There are two APIs to improve the user experience: one to fetch all the conversations in descending order by dateCreated and another to fetch all the messages of a particular conversation. For more details, check the repo.

@conversation_router.get("/fetch")  
async def get_conversations(db = Depends(get_db)):  
    return fetch_conversations(db)  
  
@conversation_router.get("/messages/")  
async def get_messages(conversation_id: uuid.UUID, db = Depends(get_db)):  
    return fetch_messages(db, str(conversation_id))

Querying with the previous context

Now comes the interesting part. Since we are dynamically storing messages, we can use those to add previous context to every new query we have in a conversation.

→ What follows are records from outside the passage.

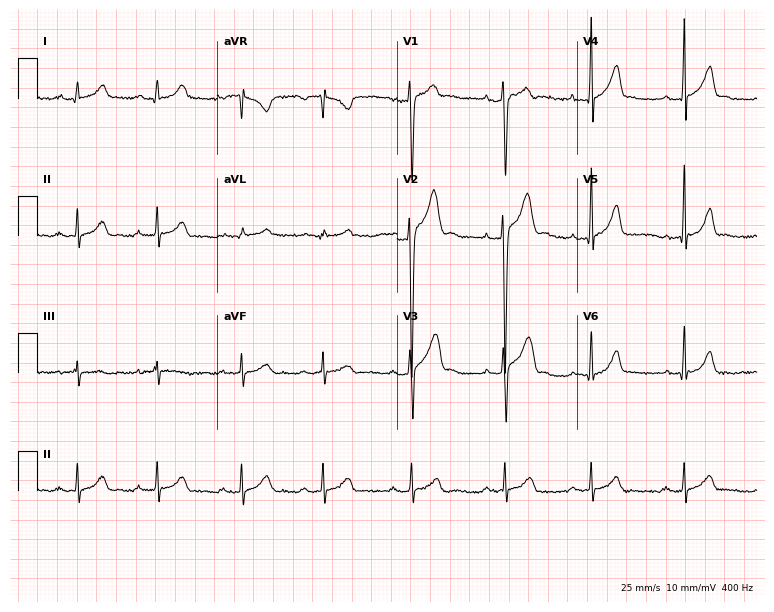
Electrocardiogram, a 17-year-old male. Overall reading on record: normal ECG.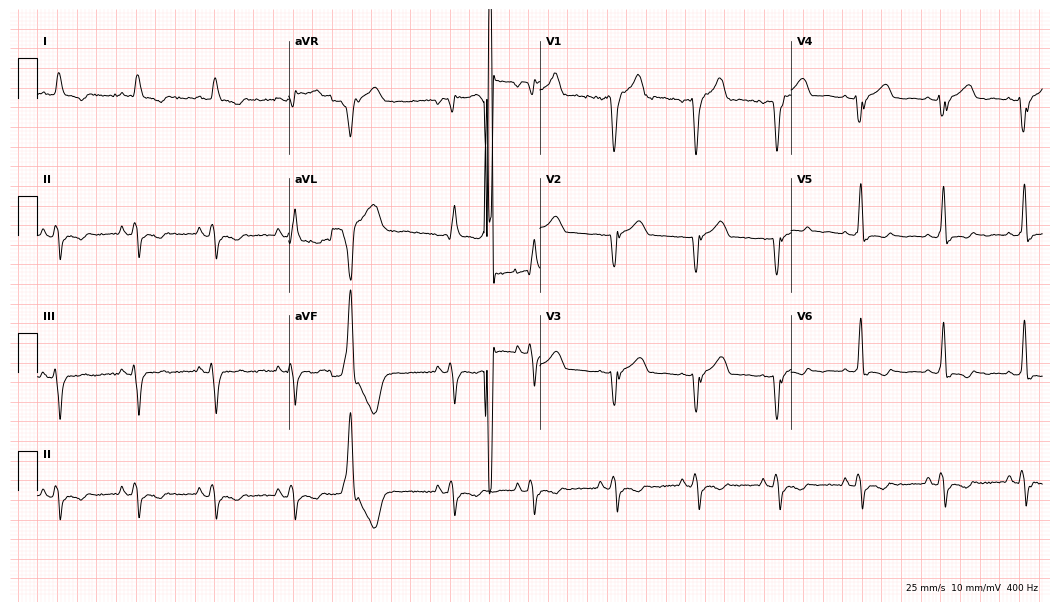
Resting 12-lead electrocardiogram. Patient: a male, 75 years old. None of these six findings is recorded: first-degree AV block, right bundle branch block (RBBB), left bundle branch block (LBBB), sinus bradycardia, atrial fibrillation (AF), sinus tachycardia.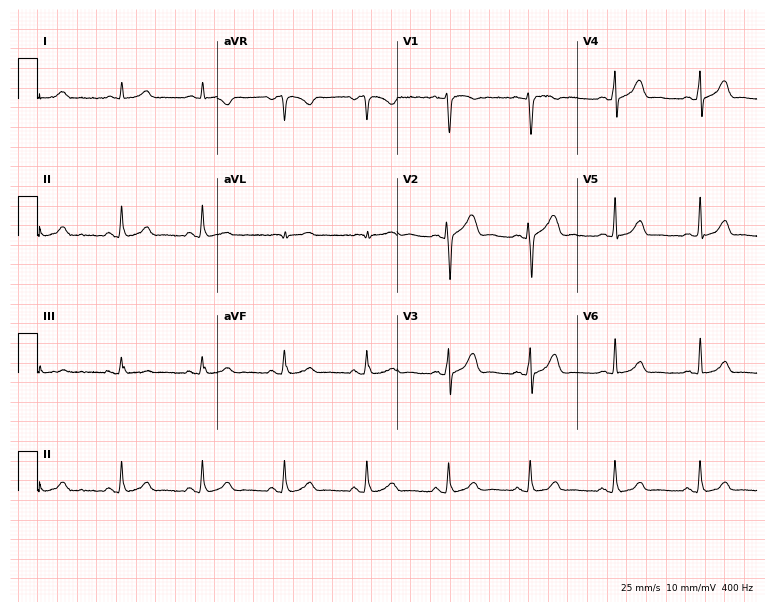
Standard 12-lead ECG recorded from a 37-year-old man (7.3-second recording at 400 Hz). Read as a normal ECG.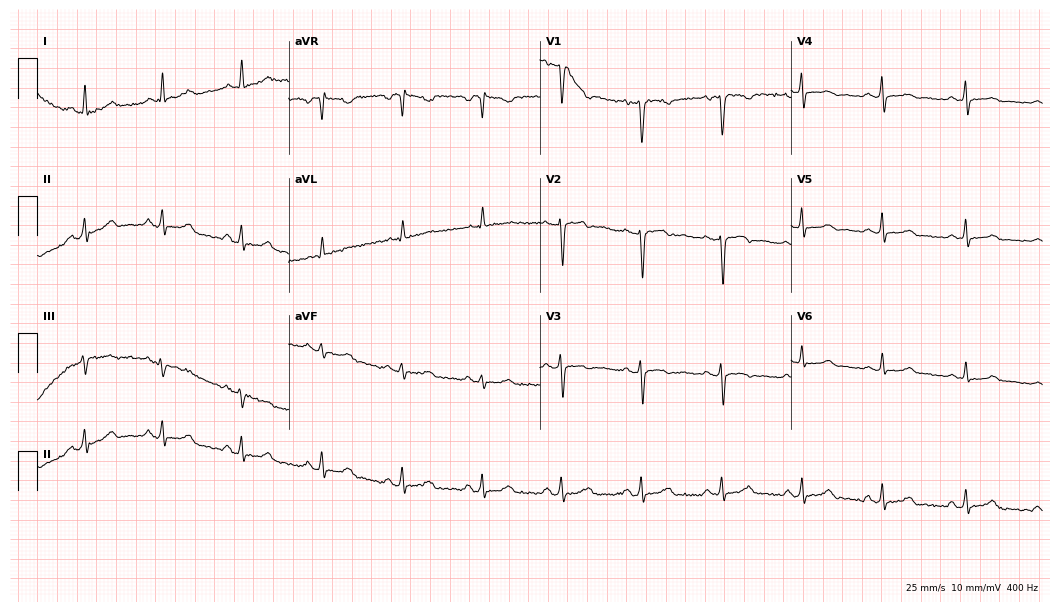
Electrocardiogram (10.2-second recording at 400 Hz), a 48-year-old woman. Of the six screened findings (first-degree AV block, right bundle branch block, left bundle branch block, sinus bradycardia, atrial fibrillation, sinus tachycardia), none is recorded. Other findings, if any, are not listed.

When I was going through LlamaIndex docs, similar to query_engine there is a chat_engine. In the docs, you will find almost all examples are using ChatMemoryBuffer but that won’t work out for us, the reason being it stays for that particular session but won’t scale up for multiple conversations.

# From LlamaIndex docs  
from llama_index.core.memory import ChatMemoryBuffer  
  
memory = ChatMemoryBuffer.from_defaults(token_limit=1500)  
  
chat_engine = index.as_chat_engine(  
    chat_mode="context",  
    memory=memory,  
    system_prompt=(  
        "You are a chatbot, able to have normal interactions, as well as talk"  
        " about an essay discussing Paul Grahams life."  
    ),  
)

But chat method has an optional parameter of chat_history, which receives the list of messages in the form of class ChatMessage. Here is the function that is used to structure the list of messages in the required form to be accessible by chat_engine, and I will be taking only the last 4 messages, the reason being LLMs have small context length and also saving money on tokens.

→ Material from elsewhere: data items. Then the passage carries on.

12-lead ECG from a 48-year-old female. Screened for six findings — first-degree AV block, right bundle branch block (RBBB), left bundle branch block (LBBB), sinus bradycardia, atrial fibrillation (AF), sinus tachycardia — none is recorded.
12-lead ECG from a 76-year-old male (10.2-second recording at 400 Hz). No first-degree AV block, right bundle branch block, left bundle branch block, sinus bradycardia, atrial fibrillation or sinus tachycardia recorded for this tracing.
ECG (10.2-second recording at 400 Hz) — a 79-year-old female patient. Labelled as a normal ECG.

def get_chat_history( chat_messages:List[dict],) -> List[ChatMessage]:  
    
    chat_history = []  
    for message in chat_messages:  
        chat_history.append(ChatMessage(content=message['content'], role=message['role']))  
    return chat_history[-4:]

Lastly, we will combine all of this in the query function

def engine(query,conersation_id,db: Session):  
    logger.debug(f"Received query: {query} and conversation_id: {conersation_id}")  
    chat_history = []  
    if not(conersation_id):  
        conversation_id = create_conversation(db=db,name=query[:20])  
    else:  
        conversation_id = conersation_id  
        messages = fetch_messages(db=db, conversation_id=conversation_id)  
        chat_history.extend(get_chat_history(chat_messages=messages))  
      
    logger.debug(f"Chat history: {chat_history}")  
    create_message(db=db, conversation_id=conversation_id, content=query, role=MessageRole.USER)  
    response = chat_engine.chat(query, chat_history=chat_history)  
    create_message(db=db, conversation_id=conversation_id, content=response.response, role=MessageRole.ASSISTANT)  
    logger.info(f"Query response: {response.response} and conversation_id: {conversation_id}")  
    return {  
        "response": response.response,  
        "conversation_id": conversation_id  
    }

Wrapping up

If you have come this far, thank you for giving your time. Hope you learned something new today. Soon, I will be posting many such blogs about my learnings.